Your Company enjoys a loyal clientele and the company is taking various
steps to increase its business The Directors are confident that the
operations in the current year will be much better.
FIXED DEPOSIT:
The company has not accepted any fixed deposit during the year.
DIVIDEND
The Directors recommend a dividend of 5% exclusive of dividend tax for
the financial year ended 31st March 2014.
DIRECTORS
Mr. Krishnaswami and Mr.Deenadayalan Director liable to retire by
rotation at the ensuing AGM and is eligible for reappointment.

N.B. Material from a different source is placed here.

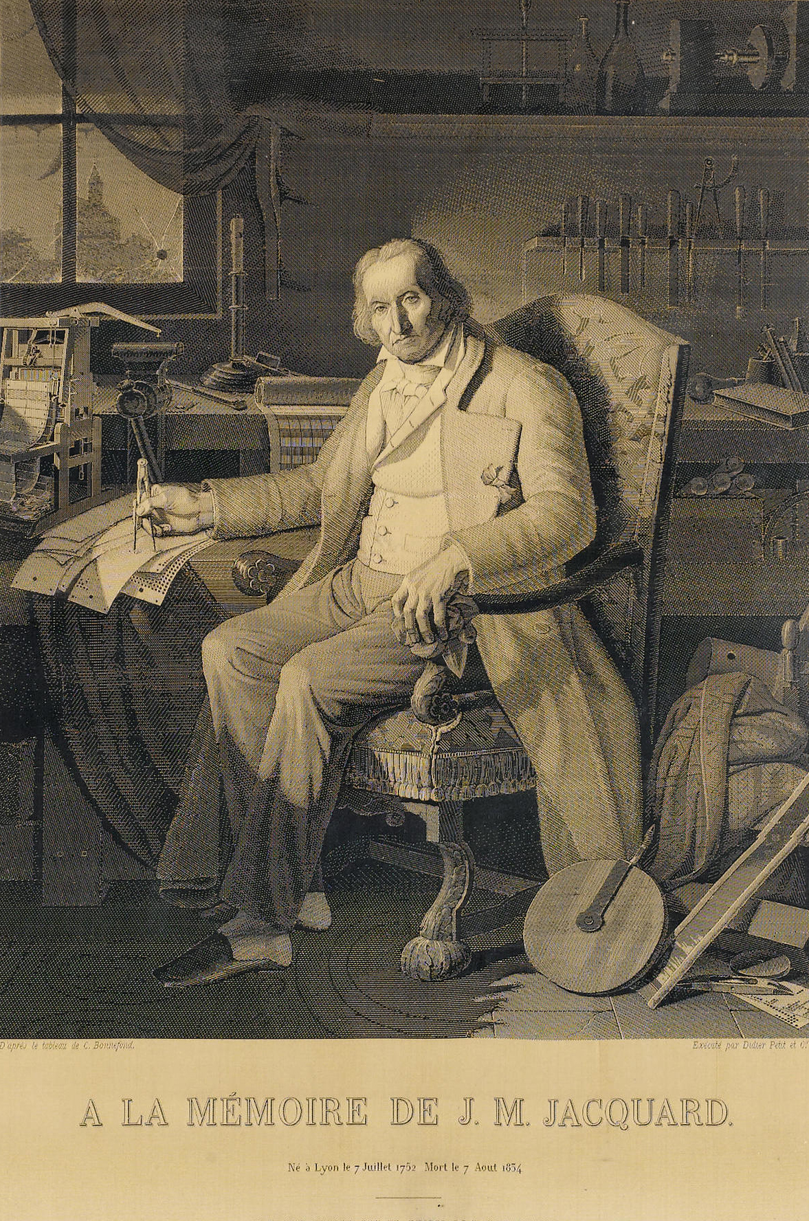 Portrait en soie tissée de Jacquard

Mr Suresh Kumar was appointed as an additional director of the company
on 22/01/2014 .He holds office as a director of the company upto the
date of its annual geneal meeting .The company has received a notice in
writing from a member proposing him for the office of the director who
was appointed as additional director.
Necessary resolutions for the appointment /re-appointment of the
aforesaid directors have been included in the notice convening the
ensuing AGM and details of the proposal for appointment /
re-appointment are mentioned in the explanatory statement of the
notice.
Your directors recommend their appointment / re-appointment. All the
directors of the Company have confirmed that they are not disqualified
from being appointed as directors
AUDITORS
The auditors of the Company M/s. Chandranna&Sanklecha, Chartered
Accountants retire at the conclusion of the ensuing Annual General
Meeting and are eligible for re-appointment.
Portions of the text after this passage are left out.